Datos personales

sábado, 25 de noviembre de 2017

la sonrisa inversa.



Mi amiga Amalia vivía con su abuela porque su madre no era como las demás. Era la mujer màs guapa que había conocido en mi corta vida. En el bloque, las vecinas decían con sorna que era artista,  y yo la imaginaba cantando y bailando, derrochando glamour y fumando cigarrillos mentolados; dejando a su paso un aroma inconfundible a menta y perfume.
Venía sólo tres veces al año, ella vivía en la capital, claro.
 Cuando volvíamos del colegio, yo siempre sabía que  había llegado por ese inconfundible olor que dejaba  impregnado  en el ascensor.

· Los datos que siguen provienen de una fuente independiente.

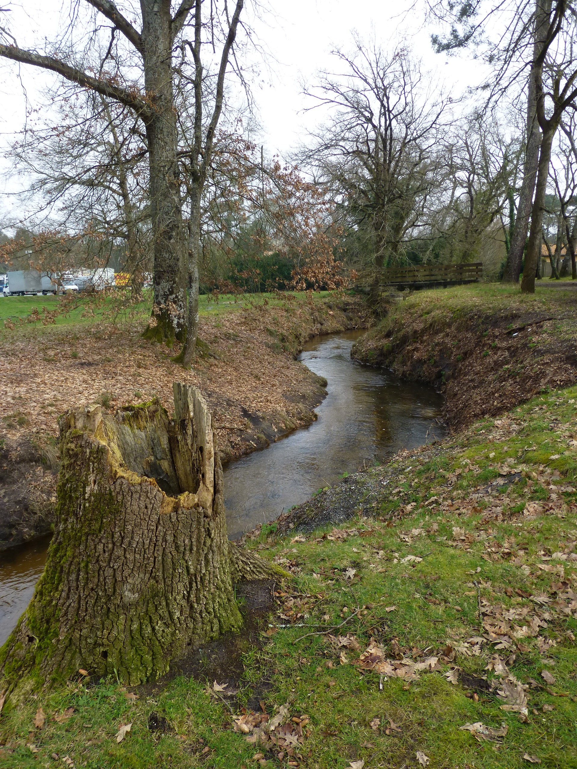 Aire de service A63, Bordeaux-Cestas : ruisseau dans la chêneraie.

A Amalia le molestaba que fuese yo siempre la que supiera que su madre había vuelto, pero se le pasaba enseguida al ver la sonrisa con la que nos recibía. La sonrisa y un montón de juguetes,vestidos, cuadernos bonitos y lápices de colores que mi amiga compartía conmigo.

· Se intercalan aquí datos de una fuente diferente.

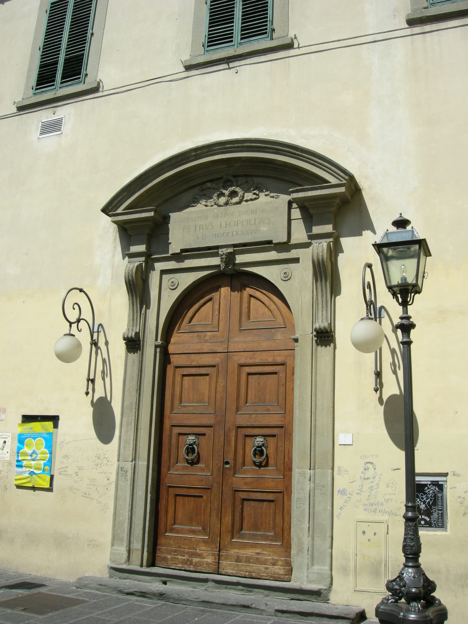 Conservatorio luigi cherubini, portale

Nos acompañaba al colegio vestida de domingo, envuelta en su abrigo de pieles, con sus joyas más discretas sobre el cuello y adornando unas manos pequeñas de dedos largos y uñas lacadas en rojo. Se recogía el pelo rubio  en un moño bajo, discreto. Fumando, expelía el humo entre sus labios carnosos, perfectos, pintados de rojo.
todos la miraban y Amalia suspiraba llena de orgullo.
 las vecinas cuchicheaban a su paso. Mi amiga y yo pensábamos que tenían envidia.
El tiempo a su lado pasaba rápido, porque nos contaba bonitas  historias de princesas  que ella conocía y porque nos compraba golosinas y nos llevaba al cine en una época en la que casi nadie podía permitírselo.
Amalia y yo  quedábamos tristes cuando se marchaba y soñábamos con ser como ella de mayores.
Al acabar el colegio, Amalia empezó a trabajar,  yo seguí estudiando. Nuestras vidas se  fueron alejando poco a poco hasta que nuestra amistad se enfrió .
Años después, volví a ver a su madre, vestida sencilla, sin el menor glamour, sin joyas, con la mirada apagada. Ya no fumaba y sus labios dibujaban una sonrisa inversa.
Me dio tanta pena verla así que la abracé como cuando era niña, con entusiasmo; sólo por los momentos de felicidad que me había procurado en la infancia, merecía mi reconocimiento.   olía a limpio, a jabón de tocador, pero no a perfume, como antes.
Una vecina me contó que como ya era mayor nadie la quería como "artista" recalcó con malicia.
Empezó empeñándo las joyas menos valiosas en el Monte de Piedad, eso le permitió vivir una temporada; después fueron las pieles y finalmente las joyas de más valor, hasta quedar arruinada y volver al amparo de la casa familiar.
Hacía poco que yo había acabado mis estudios universitarios y mi sueldo no era muy boyante, pero pensé que esa mujer que tanta felicidad me había proporcionado en la infancia se merecía un gesto. Fui al Monte de Piedad, con mi amiga como complice, y rescaté su collar de perlas para regalárselo el día de su onomástica.
No se lo quitaba del cuello más que para ducharse, y aunque no recuperó la alegria, sí un poco de glamour.